La noche me arropaba con sutiles lámparas de calles que inspiran poemas bucólicos, con versos de ventanas, con portones que riman con cada color de sus envejecidas fachadas. Hasta llegar a una esquina que me permitía ver una pared de rasgos verdes y blancos. La identifiqué perfectamente como si la conociera de siempre. Aceleré mi paso, miraba hacia arriba, pero los edificios escalados por balcones no me dejaban ver. Sabía que había llegado el momento; estaba a unos metros de una esquina con un farol como testigo que iluminaría mi encuentro.
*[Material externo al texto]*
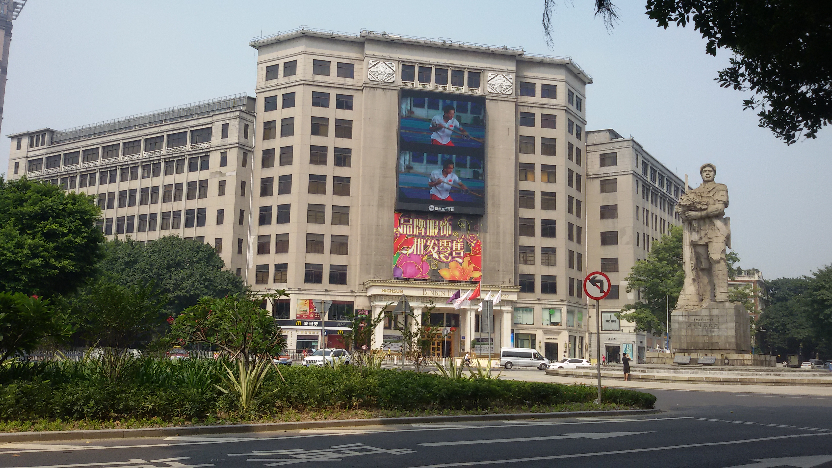 粵語: 海印缤缤广场

Seguí apresurado y, alcanzando el farol, mis ojos se elevaron, y ahí estaba, resignado a mi contemplación.

Ante mí tenía El Duomo, el mayor hito de la ingeniería actual, para mí el más grande suceso de la arquitectura renacentista: el milagro de Filippo Brunelleschi, una idea de ladrillo y mortero, una respuesta a un mundo viejo que indicaba que El Renacimiento había llegado. Ya no eran fotos en una enciclopedia, ni videos de documentales, ni cuentos, ni leyendas. Ahí estaba, adornando la catedral de Santa María del Fiore. Fui acercándome y tímidamente toqué sus muros; me impregné de los sueños que se cumplen cuando viajamos y dejamos que los sentidos despierten ante la tranquilidad de la belleza.

Perplejo, enmudecido, con lágrimas rodando y contemplando más de 4 millones de ladrillos y un peso de 40 mil toneladas, entendí que la vida me premiaba con ver una de las obras más perfectas, símbolo de una era, fruto de la creatividad y quizás de la mágica relación Dios-Hombre en la tierra.